3. Materials and Methods

3.1. Experimental Design

Two types of green roof growth media, Type 1 and Type 2, were developed using the raw dredged material and LWA made from dredged material taken from the Harbor of Cleveland (The LWA made from the dredged material was produced in the material testing lab, College of Architecture and Environmental Design, Kent State University, using the same procedure as specified in Reference [6]). The newly developed growth media was then compared with a commercialized product Rooflite® to evaluate the hydraulic performance of the newly developed growth media and its practical feasibility to be used as a locally available alternative growth media.
The commercial growth media Rooflite® was subjected to sieve analysis (ASTM D422) to understand the particle size distribution (PSD). The same particle distribution pattern as the Rooflite® was used to develop two new types of growth media made from the dredged material. The first type (Type 1) of growth media was prepared by replacing the aggregates in the Rooflite® with the LWA made by the dredged material (by volume). Here, all Rooflite® materials that were retained on the sieve #4 (4.76 mm) were replaced with the LWA made from the dredged material (by volume). The second type (Type 2) of growth media was developed using 100% dredged material, considering the same PSD as the Rooflite®. Here, the raw dredged material (sand, silt and clay) was used in place of all the particles that passed #40 (0.42 mm) sieve in exactly the same quantity as the Rooflite® PSD. The large diameter samples (LWA used in Rooflite®) that retained on the #4 (4.76 mm) and #10 (2.00 mm) sieve were substituted by the LWA made by the dredged material by volume. The two developed growth substrates made from the dredged material were tested in the material lab at Kent State University for their unit weights, water retention capacities, and leachate quality.

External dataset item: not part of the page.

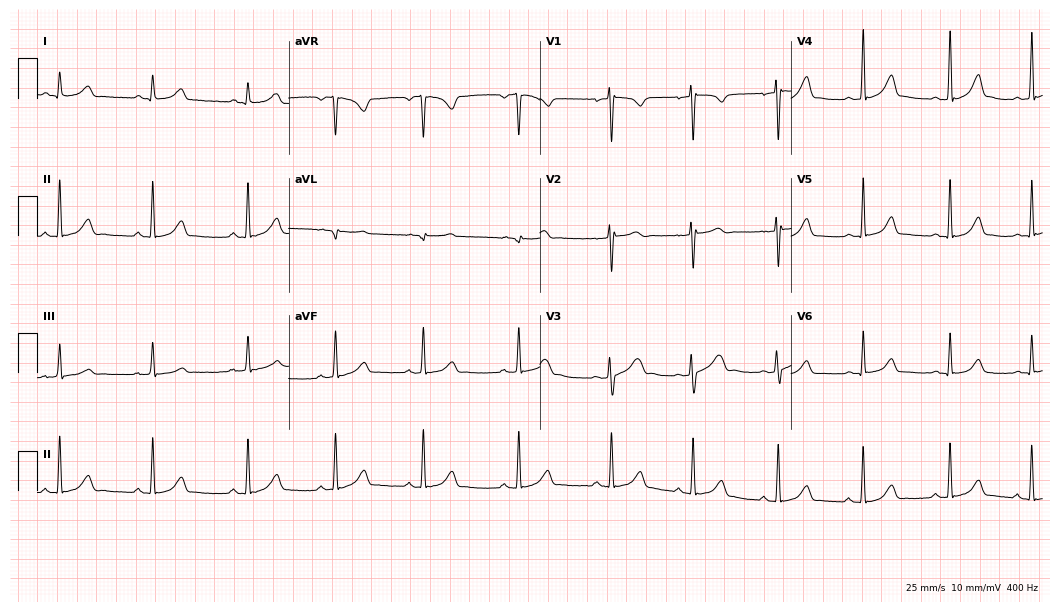
Standard 12-lead ECG recorded from a woman, 26 years old. Read as a normal ECG.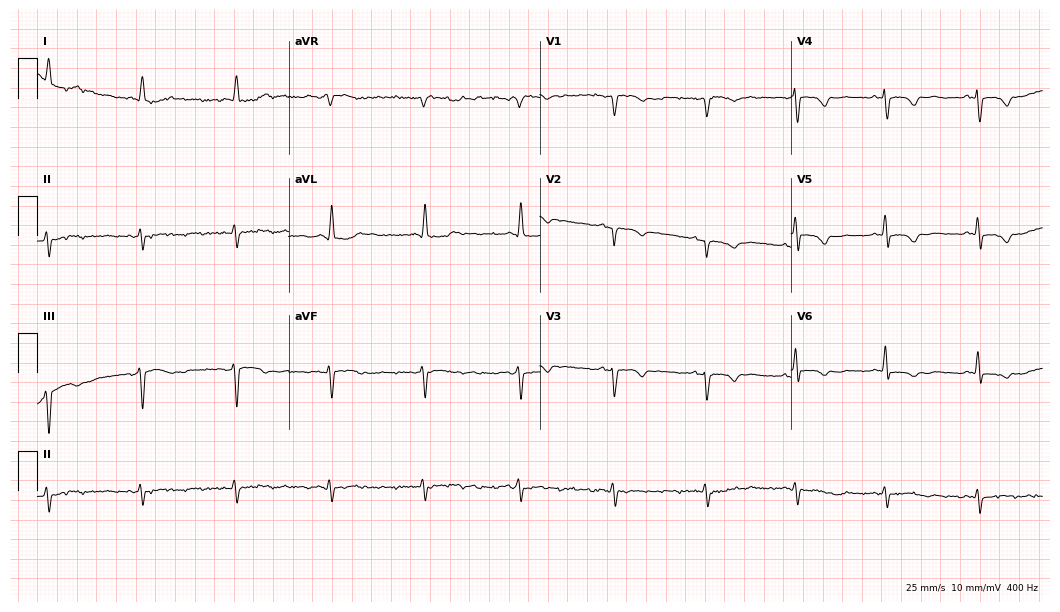
12-lead ECG (10.2-second recording at 400 Hz) from a female, 80 years old. Screened for six findings — first-degree AV block, right bundle branch block, left bundle branch block, sinus bradycardia, atrial fibrillation, sinus tachycardia — none is recorded. Only these six findings were labelled.

3.2. Water Retention Capacity, Unit Weight and Leachate Quality

A testing device (see Figure 4) was built to measure the water absorption capacities of the three types of growth media (Rooflite®, type 1 and type 2). The device was constructed using three polyvinyl chloride (PVC) pipes with a length of 305 mm (12″) and a diameter of 100 mm (4″), which was attached to a 25 mm (1″) thick wood board. A mesh was laid at the bottom of each PVC pipe attached by a cap with several holes to drain the water. The dry samples were then weighted and filled in all three pipes, one type at a time, up to 254 mm (10″) to get three readings/iterations.
Distilled water was further added to the tubes filled with growth media, one at a time using a glass beaker. Before adding the distilled water, it was tested for pH, total alkalinity, total chlorine, total hardness, nitrate nitrogen, and nitrite nitrogen. Here, the water was added until it passed through the media depth and a few drops were collected in a container below. A timer was set to note down the percolation time (time taken by the water to travel the substrate depth). After 15 min of waiting time (i.e., to allow the water to get absorbed by the growth substrate and excess water to drain), the wet weight of the samples present in each pipe was noted down separately with the help of a weighing scale. The samples were then placed in the oven for 24 h at 230 °F (110 °C) for water to evaporate. After 24 h, the dried samples were weighed, and the reading was noted down. With the dry and wet weights, the water retention capacity and the unit weight (kg/m3) were determined. A similar procedure was carried out for all three growth media (Rooflite®, type 1 and type 2).
Further, the excess drained water collected in the container below was used to evaluate the leachate quality of the newly developed growth media. The growth substrate, made of the dredged material, was tested for pH, total alkalinity, total chlorine, total hardness, nitrate nitrogen, and nitrite nitrogen using test strips, and was compared with the distilled water.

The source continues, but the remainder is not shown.